With the nearly exponentially growing amount of scRNA-seq data generated, having a standardized and automated analysis pipeline is critical for efficiently processing and interpreting such data. To fulfill this need, we developed scRNASequest by incorporating multiple state-of-the-art tools into a scRNA-seq analysis pipeline with full integration between its component functionalities. Compared to other scRNA-seq analytic workflows, including scFlow [40], nf-core/scrnaseq [69], single-cell-rna-seq (https://github.com/snakemake-workflows/single-cell-rna-seq), scRNAseq_KNIME [70] and ASAP (https://github.com/DeplanckeLab/ASAP), scRNASequest offers several advantages (Table S1). First, scRNASequest uses clearly defined configuration files to set up analysis, allowing the users to fine-tune the parameters for specific steps. Also, its output results are compatible with multiple downstream tools and platforms, saving time for cross-platform data conversion. Moreover, we not only offer analysis pipelines but also provide cellxgene VIP and CellDepot as data visualization and management tools, making scRNASequest an ecosystem for scRNA-seq data analysis.

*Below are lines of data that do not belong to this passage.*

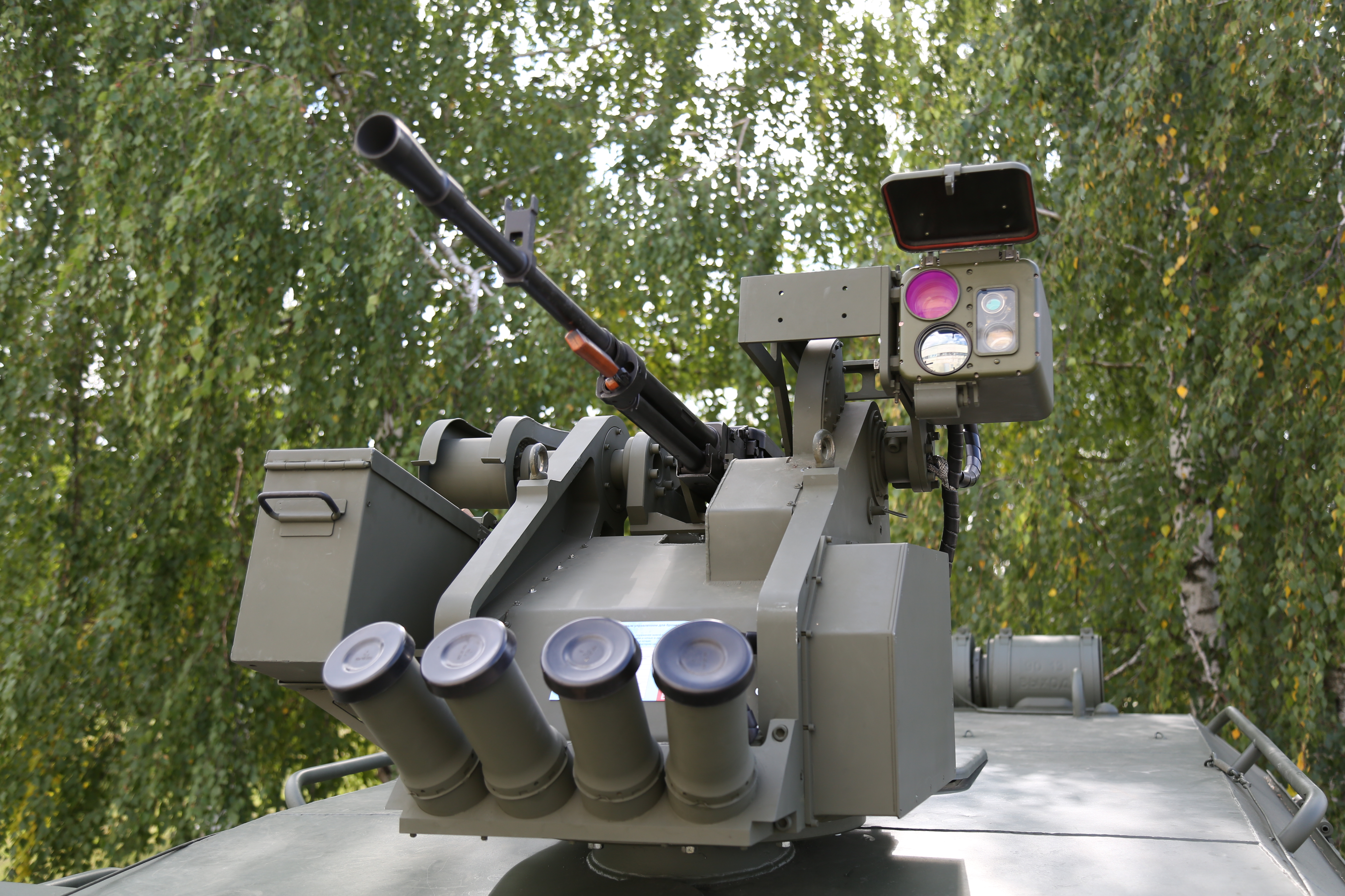 БМДУ "Арбалет-ДМ"
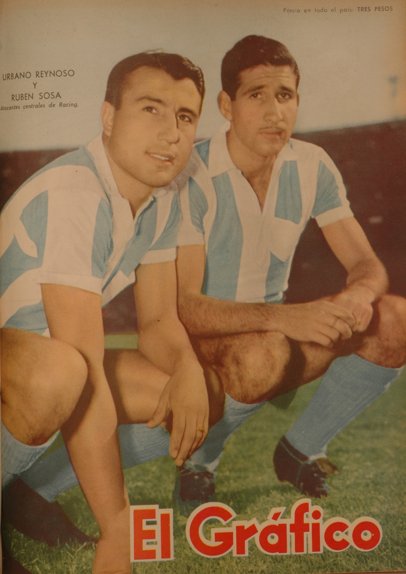 El Grafico del 30 de Mayo de 1958. Edicion 2020
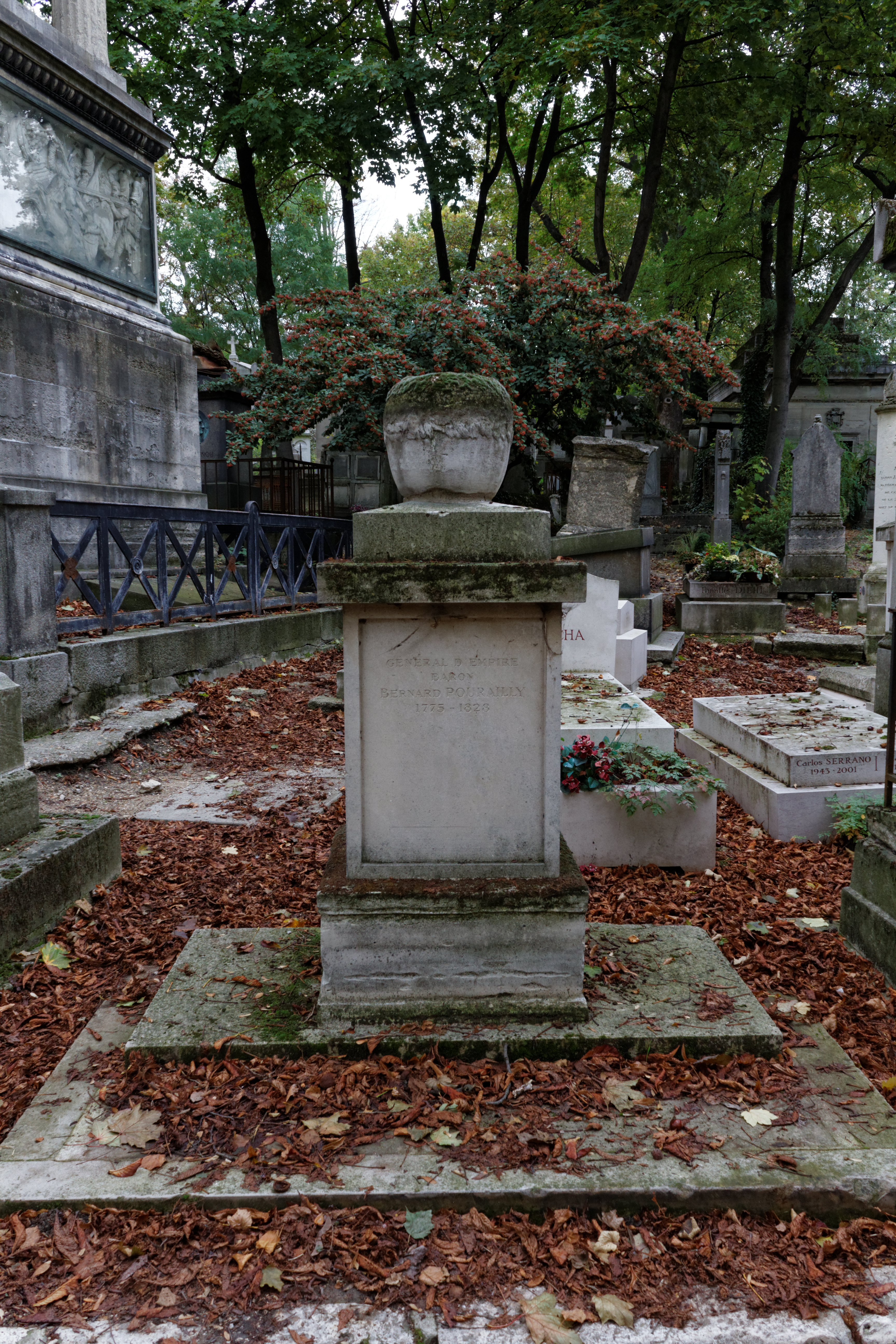 Sépulture de Bernard Pourailly (1775-1828), général français de la Révolution et de l'Empire.

Interactive visualization has been a crucial component for interpreting scRNA-seq results, and several tools and platforms have been developed to meet this need, such as iSEE [71], scSVA [72], SCope (https://github.com/aertslab/Scope), etc. [73]. We performed a systematic comparison demonstrating the diverse features of cellxgene VIP and existing tools (Table S3). Overall, cellxgene VIP shows advantages in interactive data analysis and flexibility in web sharing.

Given the rapidly evolving nature of single-cell omics technologies, we are devoted to implementing new features of scRNASequest in the future. We plan to: 1) support single-cell multimodal omics data analysis such as scATAC-seq and spatial transcriptomics, 2) incorporate trajectory analysis using Monocle3 and RNA Velocity, 3) implement cell–cell communication inference tools, and 4) allow more quality control features such as doublet/multiplet removal.

Conclusion

scRNASequest offers a one-stop-shop for analysts to process scRNA-seq data starting from UMI counts in either h5 or MEX format, perform harmonization of data from multiple samples, annotate cell types based on reference data, identify differentially expressed genes, and generate a suite of interactive reports in easy-to-access formats to enable biologists without advanced computational skills to explore the data interactively. With several user-friendly features such as the bookdown report, slide deck presentation, and cellxgene VIP exploration, users have the flexibility to analyze and share the results in multiple ways. The seamless integration with CellDepot makes data management and sharing possible for a collection of such datasets.

In summary, scRNASequest provides a user-friendly end-to-end pipeline for single-cell RNA-seq data analysis, visualization, and publishing to empower biologists to gain insights from high-volume sequencing data in digestible forms.